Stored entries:
# # # # #

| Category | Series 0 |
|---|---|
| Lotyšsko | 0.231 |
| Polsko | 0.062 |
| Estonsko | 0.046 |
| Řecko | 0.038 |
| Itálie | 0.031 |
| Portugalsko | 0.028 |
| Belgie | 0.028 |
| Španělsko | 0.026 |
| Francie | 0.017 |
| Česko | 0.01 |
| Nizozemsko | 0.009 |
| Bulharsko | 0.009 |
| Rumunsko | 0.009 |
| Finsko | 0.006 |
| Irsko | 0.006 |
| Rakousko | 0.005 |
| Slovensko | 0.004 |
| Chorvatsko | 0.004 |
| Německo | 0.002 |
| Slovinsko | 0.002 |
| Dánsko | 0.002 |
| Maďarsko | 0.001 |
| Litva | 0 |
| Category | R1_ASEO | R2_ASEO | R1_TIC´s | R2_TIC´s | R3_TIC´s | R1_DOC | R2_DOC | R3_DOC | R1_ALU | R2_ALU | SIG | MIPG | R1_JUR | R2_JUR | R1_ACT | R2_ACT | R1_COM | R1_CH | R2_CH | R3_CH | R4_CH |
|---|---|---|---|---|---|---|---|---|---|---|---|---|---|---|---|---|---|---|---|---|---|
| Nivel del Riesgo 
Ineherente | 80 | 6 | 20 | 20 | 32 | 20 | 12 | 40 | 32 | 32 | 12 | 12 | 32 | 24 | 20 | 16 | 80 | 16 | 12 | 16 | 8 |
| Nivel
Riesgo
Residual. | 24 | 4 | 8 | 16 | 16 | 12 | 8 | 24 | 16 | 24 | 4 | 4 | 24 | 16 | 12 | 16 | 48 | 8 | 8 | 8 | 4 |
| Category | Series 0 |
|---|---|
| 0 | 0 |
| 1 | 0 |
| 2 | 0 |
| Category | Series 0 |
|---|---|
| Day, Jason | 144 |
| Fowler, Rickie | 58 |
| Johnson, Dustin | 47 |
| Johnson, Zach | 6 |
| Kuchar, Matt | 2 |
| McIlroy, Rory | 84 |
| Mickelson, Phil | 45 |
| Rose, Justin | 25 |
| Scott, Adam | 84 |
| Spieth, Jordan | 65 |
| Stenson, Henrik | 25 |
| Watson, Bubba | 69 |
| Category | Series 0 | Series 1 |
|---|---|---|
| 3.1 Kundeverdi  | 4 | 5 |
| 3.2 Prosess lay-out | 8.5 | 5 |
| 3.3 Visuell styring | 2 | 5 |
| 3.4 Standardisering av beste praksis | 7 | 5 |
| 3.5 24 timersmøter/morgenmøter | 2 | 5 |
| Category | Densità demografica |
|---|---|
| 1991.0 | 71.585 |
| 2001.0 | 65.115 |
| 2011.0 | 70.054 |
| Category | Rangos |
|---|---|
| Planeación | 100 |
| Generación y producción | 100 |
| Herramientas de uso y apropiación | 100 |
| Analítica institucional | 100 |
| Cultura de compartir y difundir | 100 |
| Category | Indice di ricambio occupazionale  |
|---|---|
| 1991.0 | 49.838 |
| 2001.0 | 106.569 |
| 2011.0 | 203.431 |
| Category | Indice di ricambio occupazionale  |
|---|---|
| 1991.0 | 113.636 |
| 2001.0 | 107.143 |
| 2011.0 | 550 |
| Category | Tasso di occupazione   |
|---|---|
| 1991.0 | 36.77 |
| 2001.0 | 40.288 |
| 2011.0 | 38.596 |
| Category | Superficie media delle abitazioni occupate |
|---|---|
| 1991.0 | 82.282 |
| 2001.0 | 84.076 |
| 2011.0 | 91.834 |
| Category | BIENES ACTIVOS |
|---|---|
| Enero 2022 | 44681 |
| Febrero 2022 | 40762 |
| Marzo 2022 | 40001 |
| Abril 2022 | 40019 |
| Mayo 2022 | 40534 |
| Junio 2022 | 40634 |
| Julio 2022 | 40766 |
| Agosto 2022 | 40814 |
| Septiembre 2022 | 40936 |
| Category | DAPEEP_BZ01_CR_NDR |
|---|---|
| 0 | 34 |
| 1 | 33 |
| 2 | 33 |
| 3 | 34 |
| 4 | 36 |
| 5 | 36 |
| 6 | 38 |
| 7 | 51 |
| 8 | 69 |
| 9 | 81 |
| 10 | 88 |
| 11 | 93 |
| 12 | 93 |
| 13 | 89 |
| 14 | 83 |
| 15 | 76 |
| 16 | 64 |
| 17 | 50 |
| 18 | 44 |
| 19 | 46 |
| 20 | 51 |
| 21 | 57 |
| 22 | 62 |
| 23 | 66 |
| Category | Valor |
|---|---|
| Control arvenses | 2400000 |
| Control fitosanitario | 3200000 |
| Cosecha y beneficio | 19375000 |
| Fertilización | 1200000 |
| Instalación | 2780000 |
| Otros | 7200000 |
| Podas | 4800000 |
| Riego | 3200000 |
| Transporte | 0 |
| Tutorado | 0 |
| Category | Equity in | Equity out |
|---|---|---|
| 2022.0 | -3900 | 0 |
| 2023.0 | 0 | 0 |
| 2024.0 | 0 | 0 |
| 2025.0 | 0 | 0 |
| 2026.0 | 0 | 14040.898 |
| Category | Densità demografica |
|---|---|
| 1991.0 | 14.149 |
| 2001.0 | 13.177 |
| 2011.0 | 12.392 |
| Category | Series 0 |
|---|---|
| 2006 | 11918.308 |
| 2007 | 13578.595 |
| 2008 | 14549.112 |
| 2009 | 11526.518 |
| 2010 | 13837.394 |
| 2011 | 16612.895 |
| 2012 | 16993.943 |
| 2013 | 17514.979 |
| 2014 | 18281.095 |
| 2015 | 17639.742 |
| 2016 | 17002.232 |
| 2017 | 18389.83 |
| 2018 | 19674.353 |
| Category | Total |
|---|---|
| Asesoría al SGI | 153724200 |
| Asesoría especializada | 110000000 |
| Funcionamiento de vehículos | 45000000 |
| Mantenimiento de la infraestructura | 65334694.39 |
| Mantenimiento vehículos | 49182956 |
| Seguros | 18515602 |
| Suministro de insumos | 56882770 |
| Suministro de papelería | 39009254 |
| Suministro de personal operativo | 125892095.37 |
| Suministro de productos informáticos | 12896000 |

# # # # #

_Problem_
Could you reproduce, exactly, every line above from the line with "Řecko | 0.038 |" to the line with "R3_CH | R4_CH |", and no other line? Both ends count.

_Solution to this problem_
| Řecko | 0.038 |
| Itálie | 0.031 |
| Portugalsko | 0.028 |
| Belgie | 0.028 |
| Španělsko | 0.026 |
| Francie | 0.017 |
| Česko | 0.01 |
| Nizozemsko | 0.009 |
| Bulharsko | 0.009 |
| Rumunsko | 0.009 |
| Finsko | 0.006 |
| Irsko | 0.006 |
| Rakousko | 0.005 |
| Slovensko | 0.004 |
| Chorvatsko | 0.004 |
| Německo | 0.002 |
| Slovinsko | 0.002 |
| Dánsko | 0.002 |
| Maďarsko | 0.001 |
| Litva | 0 |
| Category | R1_ASEO | R2_ASEO | R1_TIC´s | R2_TIC´s | R3_TIC´s | R1_DOC | R2_DOC | R3_DOC | R1_ALU | R2_ALU | SIG | MIPG | R1_JUR | R2_JUR | R1_ACT | R2_ACT | R1_COM | R1_CH | R2_CH | R3_CH | R4_CH |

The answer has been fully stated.